Shortages of consumer goods

  1. In recent weeks, EMBOFFs have called on number of leading importers and have visited their warehouses (several built in past two years in anticipation of an import surge that is, of course, not underway). Warehouses and covered storage space designed for automobiles, imported foods, and consumer durables are typically from 50–90 percent empty. This state of affairs, according to typical importer/wholesaler, has for all practical purposes come about in past 90–100 days. All importers consulted—as well as leaders of Chamber of Commerce—confirm that an import pipeline exists which will not be exhausted for another 3–4 months, after which, they think, stocks in storage will soon be depleted. They foresee July 1984 as the beginning of their real time of troubles.
  2. At the retail level, effect of 60th import curtailment spasmodically begun by GOS last autumn as well as of March 27th letter of credit suspension has not yet made itself widely felt. With some persistence, most imported goods freely available one year ago can still be found somewhere in Paramaribo. It is notably more difficult to find some items such as whiskey and certain other imported spirits and their price, despite putative GOS price control, is rising. Currency black market is also growing, with one US dollar now buying at least three Suriname guilders instead of official rate of one dollar buys SF 1.77. Apparently, few Surinamers have begun massive hoarding though many are beginning to talk about it as an option. More worrisome to upper middle-class Surinamers is increasingly certainty about non-availability of foreign exchange to finance their children’s education in Netherlands or, to much lesser extent, in US.

The budget and taxes

  1. From December 31, 1983 till March 17, 1984 (latest figures available to Embassy) Suriname’s total foreign exchange reserves (both committed to L/Cs and uncommitted) fell from SF 138 million (dollars 77 million) to 107 (dollars 60 million).

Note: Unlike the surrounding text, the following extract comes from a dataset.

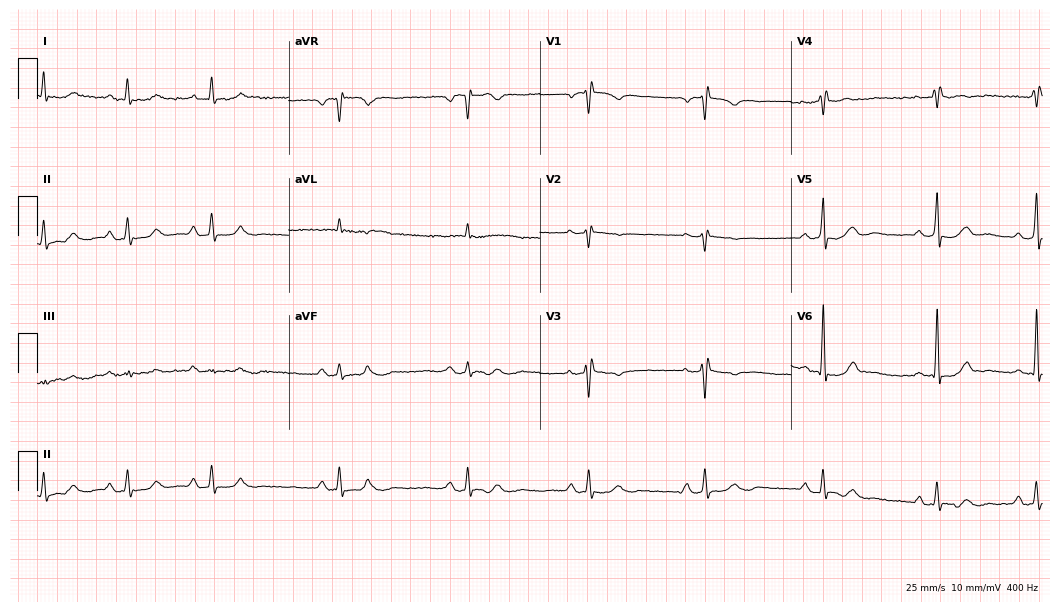
ECG — a female patient, 57 years old. Screened for six findings — first-degree AV block, right bundle branch block (RBBB), left bundle branch block (LBBB), sinus bradycardia, atrial fibrillation (AF), sinus tachycardia — none is recorded. Only these six findings were labelled.

In briefings around town currently being presented by Minister of Finance and/or members of his advisory group, the constantly revised, tentative “best case” CY 1984 budget currently envisages an income of SF 523 million (dollars 293 million) and (a) regular expenditures of SF 634 million (dollars 355 million) plus (b) development expenditures of SF 84 million (dollars 47 million) for an overall deficit of SF 195 million (dollars 109 million). When this is, however, combined with an additional estimated loss of tax revenue of SF 30 million (dollars 17 million) caused by the three-months delay to date in imposing the new tax regime necessary to achieve new goals, a net deficit is therefore foreseen of SF 225 million (dollars 126 million).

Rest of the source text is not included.